Directions ::
Transcribe only the lines from the one containing "明 陈老莲 木刻版画 水浒叶子 关胜" through the final line of the entries below, exactly, and exclude the pictures.

Available records ::
== Segment start ==
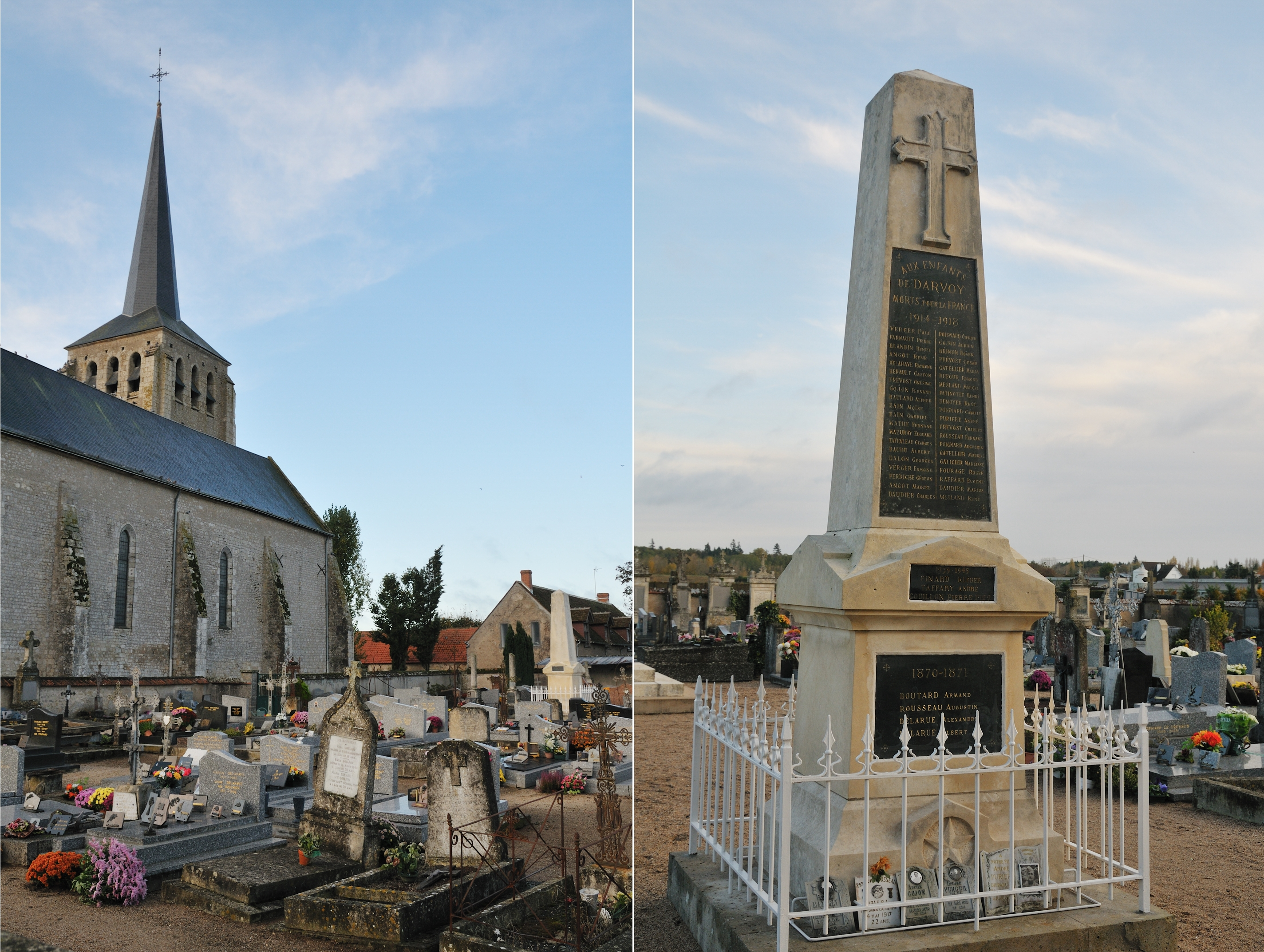 Assemblage de deux photos (église Saint-André et cimetière et monument aux morts et cimetière) de Darvoy, Loiret, France
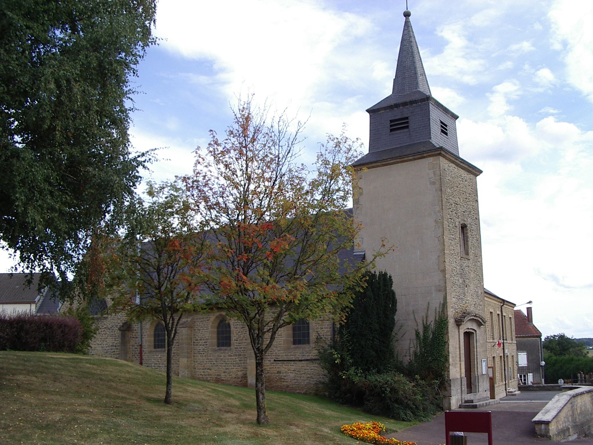 Eglise paroissiale : Fleigneux est une commune française, située dans le département des Ardennes et la région Champagne-Ardenne.
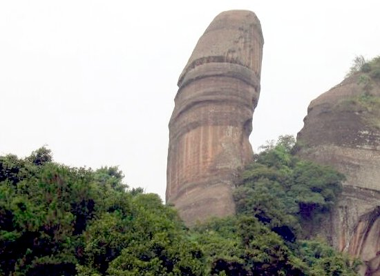 内容介绍：丹霞山阳元石 原创者：zhuwq 创作日期：2004年1月，过年回家去丹霞山玩时用数码相机所摄
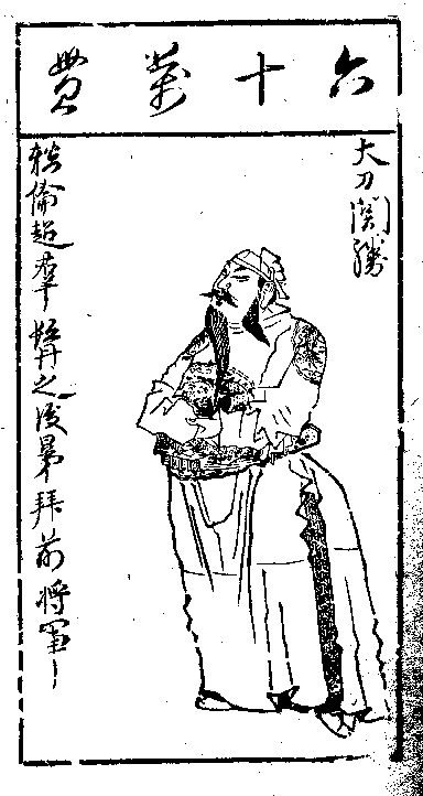 明 陈老莲 木刻版画 水浒叶子 关胜
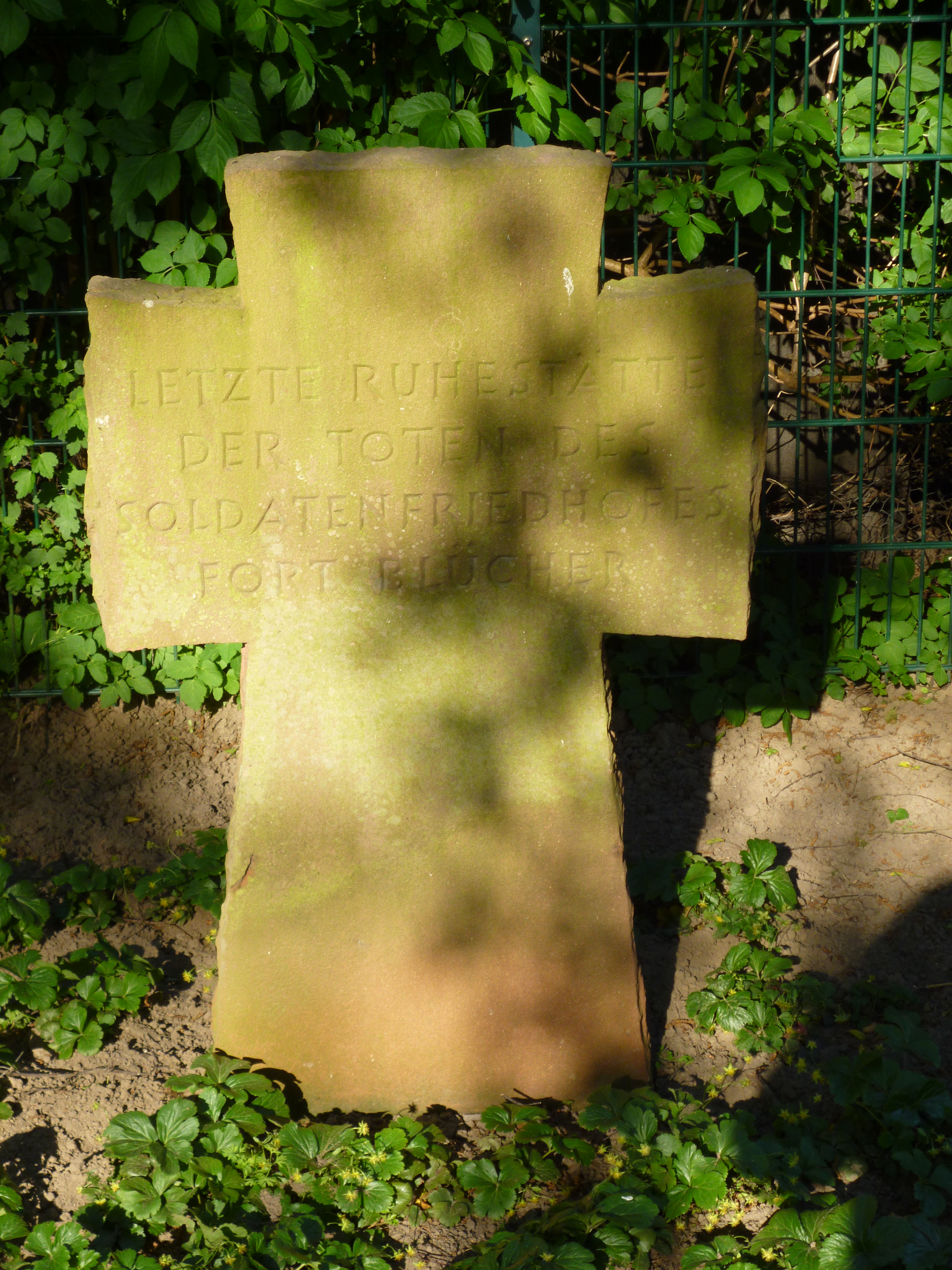 Letzte Ruhestätte der Soldaten des Soldatenfriedhofes Fort Blücher - am Rande des Büdericher Friedhofes
== Segment end ==
Written solution ::
 明 陈老莲 木刻版画 水浒叶子 关胜
 Letzte Ruhestätte der Soldaten des Soldatenfriedhofes Fort Blücher - am Rande des Büdericher Friedhofes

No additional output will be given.